In [None]:
import pandas as pd
import numpy as np
import matplotlib.pyplot as plt
import seaborn as sns
from sklearn.cluster import KMeans
from sklearn.preprocessing import StandardScaler
from sklearn.metrics import silhouette_score

# Load the dataset
data = pd.read_csv('knn dataset.csv')

# Preprocessing: Scaling the data
scaler = StandardScaler()
scaled_data = scaler.fit_transform(data)

# Determine the optimal number of clusters using the elbow method
inertia = []
cluster_range = range(1, 11)

for k in cluster_range:
    kmeans = KMeans(n_clusters=k, random_state=42)
    kmeans.fit(scaled_data)
    inertia.append(kmeans.inertia_)

# Plot the elbow method
plt.figure(figsize=(8, 5))
plt.plot(cluster_range, inertia, marker='o')
plt.title("Elbow Method for Optimal Number of Clusters")
plt.xlabel("Number of Clusters")
plt.ylabel("Inertia")
plt.xticks(cluster_range)
plt.grid()
plt.show()

# Optimal number of clusters (based on observation)
optimal_clusters = 3

# Apply K-Means clustering
kmeans = KMeans(n_clusters=optimal_clusters, random_state=42)
clusters = kmeans.fit_predict(scaled_data)

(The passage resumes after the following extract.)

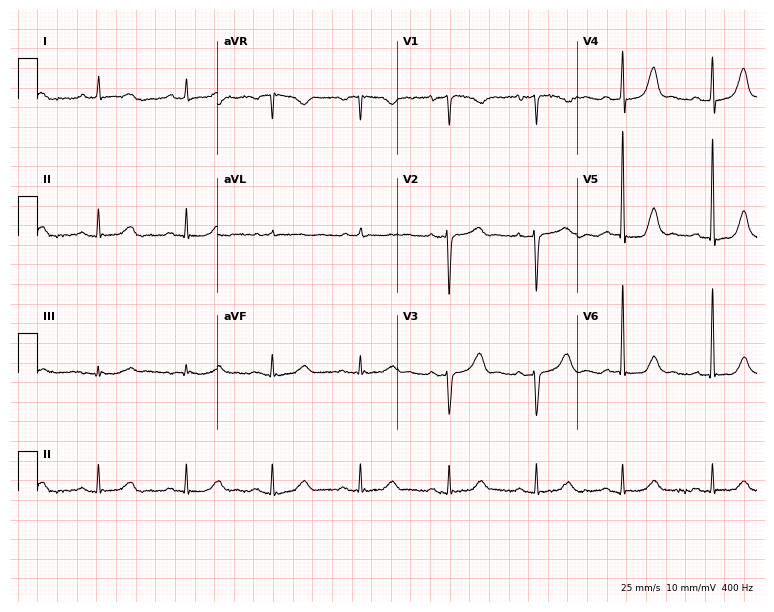
Standard 12-lead ECG recorded from a female patient, 75 years old (7.3-second recording at 400 Hz). Read as a normal ECG.

# Add cluster labels to the dataset
data['Cluster'] = clusters

# Visualize clusters using a 2D scatter plot (first two features)
plt.figure(figsize=(8, 6))
sns.scatterplot(
    x=data['Feature_1'],
    y=data['Feature_2'],
    hue=data['Cluster'],
    palette="viridis",
    style=data['Cluster'],
    s=100,
    alpha=0.8
)
plt.title("2D Scatter Plot of Clusters")
plt.xlabel("Feature 1")
plt.ylabel("Feature 2")
plt.legend(title="Cluster")
plt.grid()
plt.show()

# Silhouette score for cluster evaluation
silhouette_avg = silhouette_score(scaled_data, clusters)
print(f"Silhouette Score: {silhouette_avg}"

In [None]:
#Elbow Method: The elbow method plot suggests that the optimal number of clusters is 3, as the curve starts to flatten beyond this point.

#Cluster Visualization: A scatter plot of the first two features shows the clusters formed by the K-Means algorithm. Each cluster is distinguished by different colors and markers.

#Silhouette Score: The silhouette score for the clustering is 0.1878, indicating a relatively low degree of separation between clusters. This may suggest overlapping clusters or data that isn't strongly separated.